Emulating natural disturbances for declining late-successional species: A case study of the consequences for Cerulean Warblers (Setophaga cerulea)
Forest cover in the eastern United States has increased over the past century and while some late-successional species have benefited from this process as expected, others have experienced population declines. These declines may be in part related to contemporary reductions in small-scale forest interior disturbances such as fire, windthrow, and treefalls. To mitigate the negative impacts of disturbance alteration and suppression on some late-successional species, strategies that emulate natural disturbance regimes are often advocated, but large-scale evaluations of these practices are rare. Here, we assessed the consequences of experimental disturbance (using partial timber harvest) on a severely declining late-successional species, the cerulean warbler (Setophaga cerulea), across the core of its breeding range in the Appalachian Mountains.
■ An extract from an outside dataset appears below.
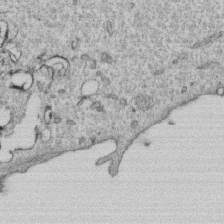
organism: Human
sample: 1205lu cells

We measured numerical (density), physiological (body condition), and demographic (age structure and reproduction) responses to three levels of disturbance and explored the potential impacts of disturbance on source-sink dynamics. Breeding densities of warblers increased one to four years after all canopy disturbances (vs. controls) and males occupying territories on treatment plots were in better condition than those on control plots. However, these beneficial effects of disturbance did not correspond to improvements in reproduction; nest success was lower on all treatment plots than on control plots in the southern region and marginally lower on light disturbance plots in the northern region. Our data suggest that only habitats in the southern region acted as sources, and interior disturbances in this region have the potential to create ecological traps at a local scale, but sources when viewed at broader scales. Thus, cerulean warblers would likely benefit from management that strikes a landscape-level balance between emulating natural disturbances in order to attract individuals into areas where current structure is inappropriate, and limiting anthropogenic disturbance in forests that already possess appropriate structural attributes in order to maintain maximum productivity.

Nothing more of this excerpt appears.